Plasma concentrations of cephuroxime were 163.5 +/- 40.1, 79.3 +/- 17.4, 73.7 +/- 16.8, 66.1 +/- 18.3, 57.0 +/- 10.9, 120.7 +/- 29.9 (mg L(-1)) and concentrations of free plasma fraction of cephuroxime were 119.5 +/- 35.2, 67.8 +/- 15.5, 66.0 +/- 12.5, 54.8 +/- 12.2, 49.6 +/- 9.8, 102.6 +/-26.0 (mg L(-1)). The concentrations of cephuroxime in dialysates were 44.3 +/- 15.7, 36.1 +/- 11.6, 31.9 +/- 9.3, 34.6 +/- 12.3, 27.6 +/-12.9, 56.7 +/- 17.6 (mg L(-1)). The mean in vivo recovery of cephuroxime in this study was 30%. Corrected concentrations (calculated by in vivo recovery) of cephuroxime in skeletal muscle were 148, 120, 106, 115, 92, 189 (mg L(-l)).

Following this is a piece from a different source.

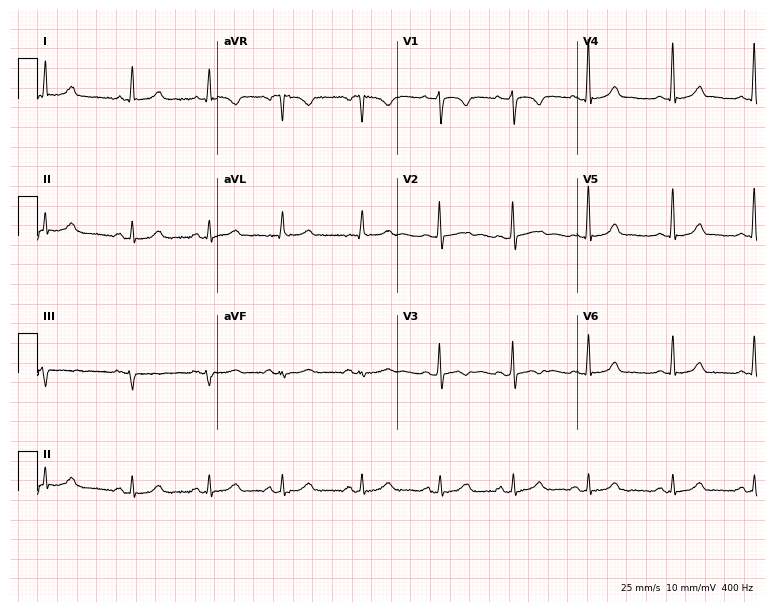
12-lead ECG from a female patient, 28 years old. Labelled as a normal ECG.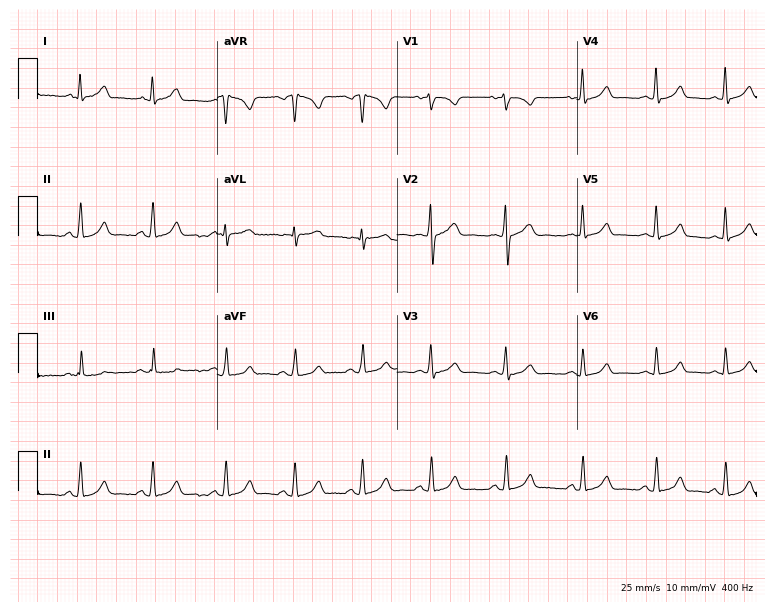
Resting 12-lead electrocardiogram. Patient: a 24-year-old woman. None of these six findings is recorded: first-degree AV block, right bundle branch block (RBBB), left bundle branch block (LBBB), sinus bradycardia, atrial fibrillation (AF), sinus tachycardia.

Our preliminary results show that CPB can modify the time course of cephuroxime plasma and tissue concentrations. A decrease in plasma drug concentrations occurred at the start of CPB and lasted until CPB ended. An increase in plasma concentrations corresponds to the second drug dose after CPB. The concentrations of cephuroxime in skeletal muscle (corrected by recovery) during CPB are higher than plasma concentrations. It is influenced by important changes during CPB; closely associated with hemodilution, a shift of intravascular volume, solutes and albumin to the extravascular space and inconstant protein binding of cephuroxime during operation.

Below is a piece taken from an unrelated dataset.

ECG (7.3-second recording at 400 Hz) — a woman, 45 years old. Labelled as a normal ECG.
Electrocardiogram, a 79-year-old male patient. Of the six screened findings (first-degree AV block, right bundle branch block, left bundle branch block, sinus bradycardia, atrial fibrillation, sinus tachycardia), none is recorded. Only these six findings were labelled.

尽管使用了预防性抗生素,但伤口感染和纵隔感染仍是心脏直视手术非常严重的并发症。体外循环(CPB)的使用会引起深刻的生理变化,影响抗生素的药代动力学行为。本初步研究的目的是通过组织间微透析监测CPB心脏手术期间头孢呋辛(预防性抗生素)在骨骼肌中的组织浓度,并将这些浓度与头孢呋辛的血浆浓度进行比较。

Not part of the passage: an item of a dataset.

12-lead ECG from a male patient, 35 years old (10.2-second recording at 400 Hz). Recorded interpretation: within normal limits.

本研究纳入了9例接受CPB手术的成年患者。头孢呋辛用作预防性抗生素(第1剂 - 麻醉诱导时静脉注射3g头孢呋辛,第2剂 - CPB后用硫酸鱼精蛋白时静脉注射1.5g,第3剂 - 术后8小时静脉注射1.5g)。通过插入患者三角肌的CMA 60探针(瑞典CMA微透析公司)进行组织间微透析。采用改良液相色谱法测定透析液和血浆中头孢呋辛的浓度。通过超滤法获得血浆中未结合的头孢呋辛分数。在以下时间间隔收集透析液样本:CPB前、CPB期间每30分钟、CPB结束时。在这些时间间隔收集血液样本:切口时、CPB开始时、CPB期间每30分钟、CPB结束时、手术结束时。组织中头孢呋辛的浓度通过微透析探针的体内回收率进行校正。
头孢呋辛的血浆浓度分别为163.5±40.1、79.3±17.4、73.7±16.8、66.1±18.3、57.0±10.9、120.7±29.9(mg/L),头孢呋辛血浆游离分数的浓度分别为119.5±35.2、67.8±15.5、66.0±12.5、54.8±12.2、49.6±9.8、102.6±26.0(mg/L)。透析液中头孢呋辛的浓度分别为44.3±15.7、36.1±11.6、31.9±9.3、34.6±12.3、27.6±12.9、56.7±17.6(mg/L)。本研究中头孢呋辛的平均体内回收率为30%。骨骼肌中头孢呋辛的校正浓度(通过体内回收率计算)分别为148、120、106、115、92、189(mg/L)。
我们的初步结果表明,CPB可改变头孢呋辛血浆和组织浓度的时间进程。CPB开始时血浆药物浓度降低,并持续至CPB结束。血浆浓度升高与CPB后第二次给药相对应。CPB期间骨骼肌中头孢呋辛的浓度(经回收率校正)高于血浆浓度。这受到CPB期间重要变化的影响;与血液稀释、血管内容积、溶质和白蛋白向血管外间隙的转移以及手术期间头孢呋辛不恒定的蛋白结合密切相关。